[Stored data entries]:
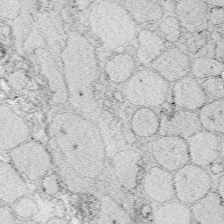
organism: Zebrafish
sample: Whole-Brain
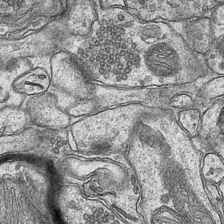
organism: Mouse
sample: CA1 Hippocampus
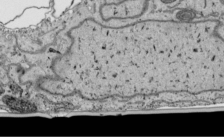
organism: Human
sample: Mitochondria in HCT116 cells
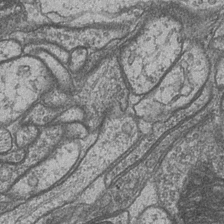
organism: Drosophila
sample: Optic medulla
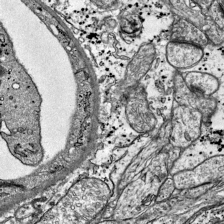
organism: Mouse
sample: Visual Cortex
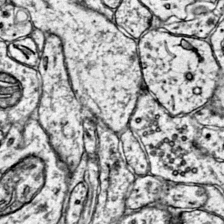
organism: Mouse
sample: Primary visual cortex
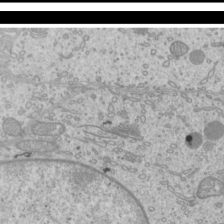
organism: Mouse
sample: Cilia; mouse epididymis
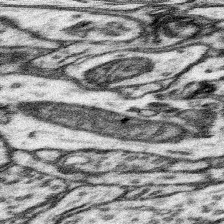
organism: Mouse
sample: Somatosensory cortex neuropil
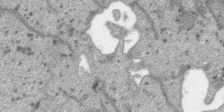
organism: Human
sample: Lung epithelial cells infected with SARS-CoV-2
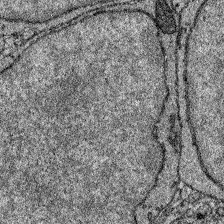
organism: Zebrafish
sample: Larval olfactory bulb
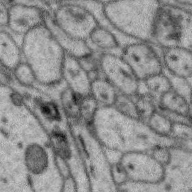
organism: Zebra finch
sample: Brain
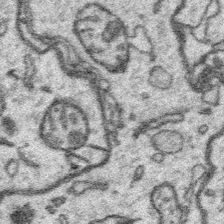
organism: Platynereis dumerilii
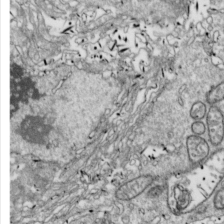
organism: Drosophila
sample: Cell division; meiosis; drosophila spermatocytes
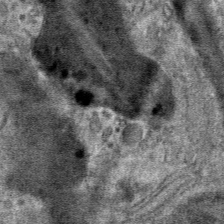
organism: Mouse
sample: Mouse hepatocytes
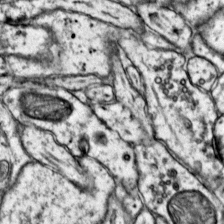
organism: Mouse
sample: Primary visual cortex
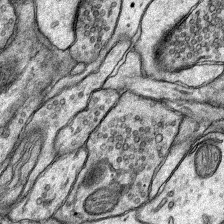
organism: Rat
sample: Hippocampus
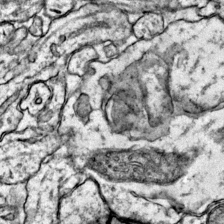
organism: Mouse
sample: Primary visual cortex
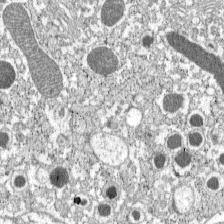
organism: C57BL Mouse
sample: Pancreatic islet
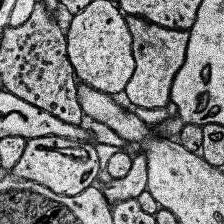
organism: Human
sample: Temporal Lobe
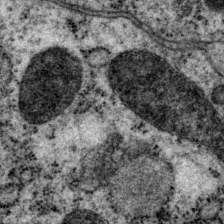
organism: P. pacificus
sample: Pharynx
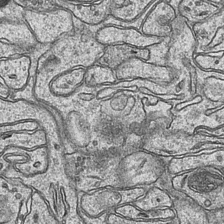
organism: Mouse
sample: CA1 Hippocampus
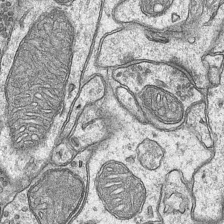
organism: Mouse
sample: CA1 Hippocampus
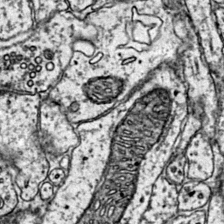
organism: Mouse
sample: Primary visual cortex
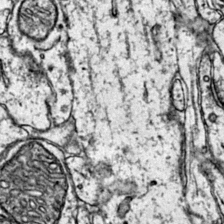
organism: Mouse
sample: Primary visual cortex
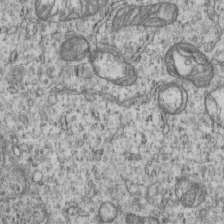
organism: Human
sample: MDA-MB-231 cells
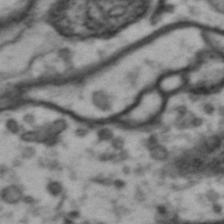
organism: Drosophila
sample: Brain
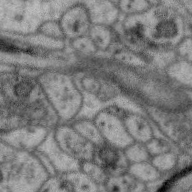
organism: Zebra finch
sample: Brain
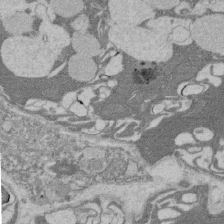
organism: Rat
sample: Salivary granule
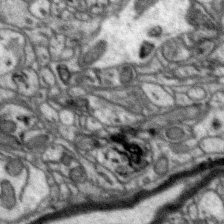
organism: Zebra finch
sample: Brain
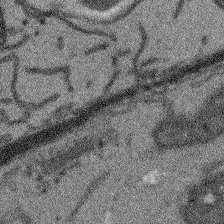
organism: Arabidopsis thaliana
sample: Root tip
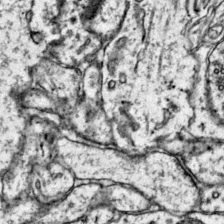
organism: Mouse
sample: Primary visual cortex
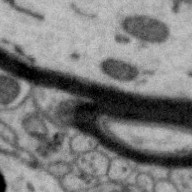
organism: Zebra finch
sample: Brain
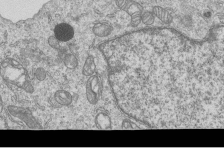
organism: Human
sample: MDA-MB-231 cells
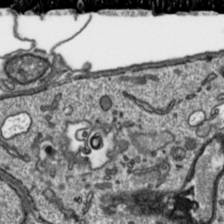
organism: Toxoplasma gondii
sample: Parasites in a vacuole inside a host cell
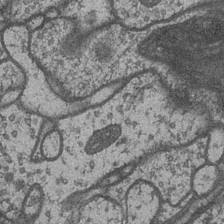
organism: Drosophila
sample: Optic medulla
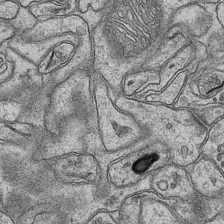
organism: Mouse
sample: CA1 Hippocampus
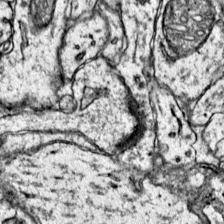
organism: Mouse
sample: Primary visual cortex
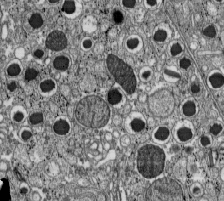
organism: C57BL Mouse
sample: Pancreatic islet
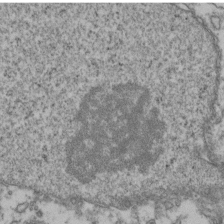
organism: Human
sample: Activated Jurkat CD4+ T cells
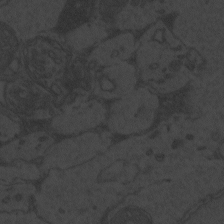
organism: Zebrafish
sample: Macrophage infected with Toxoplasma gondii

[What is being asked]: What is wanted is an exact copy of the lines from the line with "sample: Root tip" through the end of the records, both ends included, pictures excluded.

[Result for this task]:
sample: Root tip
organism: Mouse
sample: Primary visual cortex
organism: Zebra finch
sample: Brain
organism: Human
sample: MDA-MB-231 cells
organism: Toxoplasma gondii
sample: Parasites in a vacuole inside a host cell
organism: Drosophila
sample: Optic medulla
organism: Mouse
sample: CA1 Hippocampus
organism: Mouse
sample: Primary visual cortex
organism: C57BL Mouse
sample: Pancreatic islet
organism: Human
sample: Activated Jurkat CD4+ T cells
organism: Zebrafish
sample: Macrophage infected with Toxoplasma gondii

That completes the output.